A. James Arnold, director of New World Studies at the University of Virginia and organizer of the conference "Stories of American Identities: 500 Years After the Columbian Encounter," said: "The selection of Walcott seems already somehow inevitable. Of all the writers in the Western world, he's the one who ties us together best. From the Native Americans through the Europeans and the descendants of Africans, he moves apparently effortlessly but with great art from his small island across space and time. He gives enormous breadth and depth to our experience in the Americas."

Some critics complained that Walcott was chosen for political correctness reasons as much as for his poetry, but Herbert Leibowitz, editor of Parnassus: Poetry in Review, said, "He will be a popular choice in the poetry world. He has one of the most wonderful ears of any poet now writing."

==Nobel lecture==
Derek Walcott delivered his Nobel lecture at the Swedish Academy on 7 December 1992. Entitled The Antilles: Fragments of Epic Memory, Walcott describes life on Antilles and what it means to discover identity. He describes all of the "broken fragments" of his "diasporic" identity. People need books, he says, but they are not enough to encompass all that a culture is. Walcott says that "the visible poetry of the Antilles, then. [is] Survival" because "all of the Antilles, every island, is an effort of memory; every mind, every racial biography culminating in amnesia and fog." He encompasses the diasporic identity found in Caribbean literature by looking at how insignificant he feels because he cannot, alone, fully bring together a cultural identity.

==Award ceremony speech==
At the award ceremony in Stockholm on 10 December 1992, Kjell Espmark of the Swedish Academy said:

Walcott’s art arises from the crossing of two greatly differing traditions, the first a tradition he allowed himself to be adopted by, the European lineage from Homer via Dante, the Elizabethans, and Milton to Auden and Dylan Thomas, an elaborate tradition discernible in lavish metaphor and luxurious sound and rhythm, the second a domestic ageless tradition, an elementary language where, like a new Adam, the poet gives things their names, perceiving how the speech sounds take shape (...) But this very personal combination includes not only themes and language.

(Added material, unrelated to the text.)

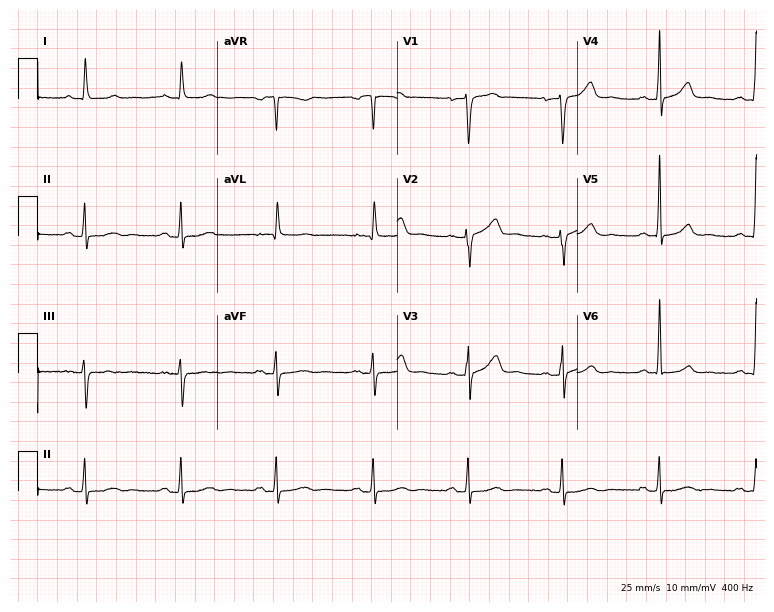
Electrocardiogram (7.3-second recording at 400 Hz), a female, 69 years old. Of the six screened findings (first-degree AV block, right bundle branch block (RBBB), left bundle branch block (LBBB), sinus bradycardia, atrial fibrillation (AF), sinus tachycardia), none is recorded.
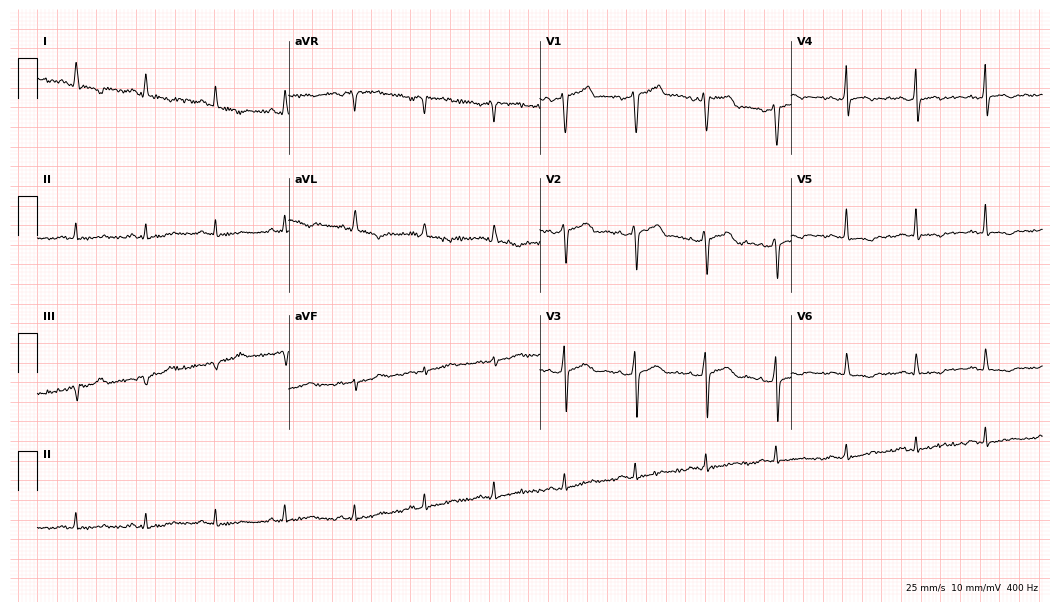
12-lead ECG (10.2-second recording at 400 Hz) from a 39-year-old man. Screened for six findings — first-degree AV block, right bundle branch block, left bundle branch block, sinus bradycardia, atrial fibrillation, sinus tachycardia — none is recorded. Other findings, if any, are not listed.

It is also a question of historical outlook. And here we are helped by yet another formula – “the New Aegean”. The archipelago in focus is a reincarnation of the Aegean one: Greek antiquity finds a natural home in the Caribbean present. This can of course be most distinctly seen in Walcott’s latest work, Omeros, his mosaic epic about the fisherman Achille and his ex-colleague the taxi driver Hector fighting for the favour of the fair housemaid Helen. But the Homeric pattern in this poem is not unique. In fact, Omeros has been emerging all through Walcott’s production, appearing again and again in names and themes and continuously present in the Odyssean surging of the waves.